While it has been a tumultuous year for all, the Common Voice team is excited to announce the end of year data set release! Firstly, we could not have made it through this year without the dedicated and passionate Common Voice community – thank you so much to all of you for your amazing work, voice donations, clip validations, code contributions and community support.

The past six months have seen continued growth of the Common Voice dataset, with an additional 2,000 hours added, 6 more languages (Hindi, Lithuanian, Luganda, Thai, Finnish, Hungarian) , and over 7 million clips total! The top languages currently are:

  • English: 2,179 hours
  • Kinyarwandan: 1,510 hours
  • German: 836 hours
  • Catalan: 745 hours
  • French: 682 hours
  • Kabyle: 622 hours
  • Spanish: 579 hours
  • Persian: 320 hours

As we mentioned in a previous Common Voice update, the platform has been in maintenance mode for the past four months (except for you, our amazing community, who have been anything but sitting in maintenance mode!). Even so, we have still committed to regular releases.

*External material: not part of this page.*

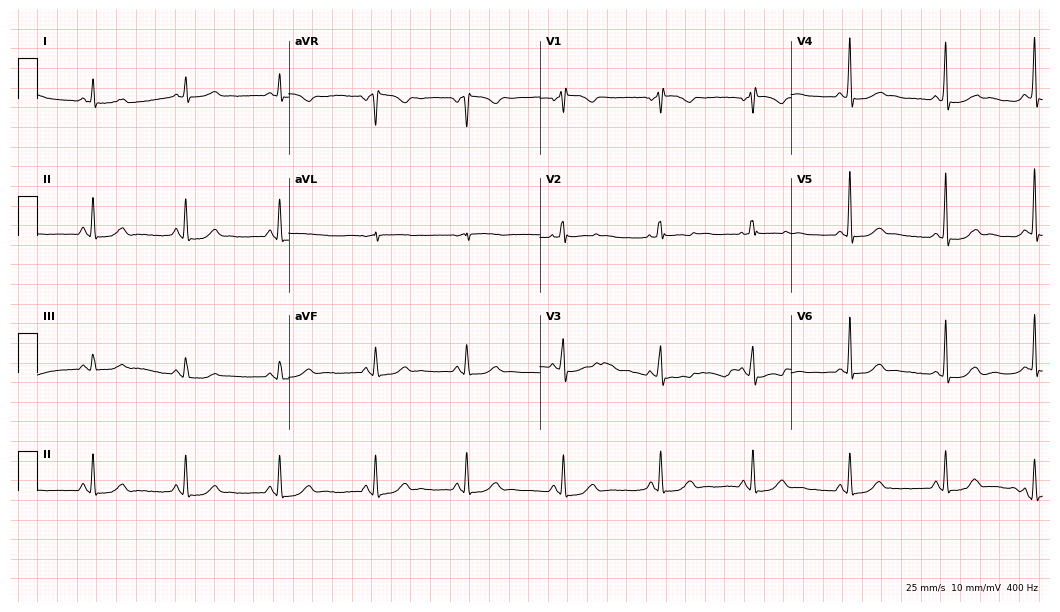
Standard 12-lead ECG recorded from a 54-year-old woman (10.2-second recording at 400 Hz). None of these six findings is recorded: first-degree AV block, right bundle branch block, left bundle branch block, sinus bradycardia, atrial fibrillation, sinus tachycardia.

In particular, we’d like to highlight:

  • Past datasets are now available for downloading from the datasets page, and a repo for their corresponding datasheets
  • Demo mode work from our Google Summer of Code project (stay tuned for more information on this soon!)
  • Better blank clip handling on both the front and back-end that should drastically improve the validation experience
  • Better handling of historical demographics data
  • Ongoing UI improvements, performance optimizations, and bugfixes
  • Ongoing sentences and localization updates

Finally, we want to reassure everyone that Common Voice has a strong and bright future ahead. The team has been hard at work behind the scenes to ensure a stable runway for the platform, data and community; we are ramping up to make announcements early next year, so please stay tuned!

In the meantime, we wish you all a relaxing end of the year, and please keep on contributing!

6 Likes

Great!

Just a remark:

Looks like there is an issue with “gender” info. Only “female” info is on .tsv files. Where are “male” and “other”. Please, can you fix it? Thanks

Edit:

For Catalan language datasets, if I’ve parsed properly:

  • On CV 5.1 dataset (june 2020) we have 167,281 recordings with female gender metadata. And we have recordings with “male” and “other” gender metadata.
  • On CV 6.0 dataset (last one, dec 2020) we have 53,010 recordings with female gender metadata only. And “male” and “other” gender metadata are missing.

Good catch, thanks! I’m working on another export now.

3 Likes

Okay, added a dot-release for 6.1 with correct gender demographics and it’s currently available on the datasets page. Thanks for the report!

4 Likes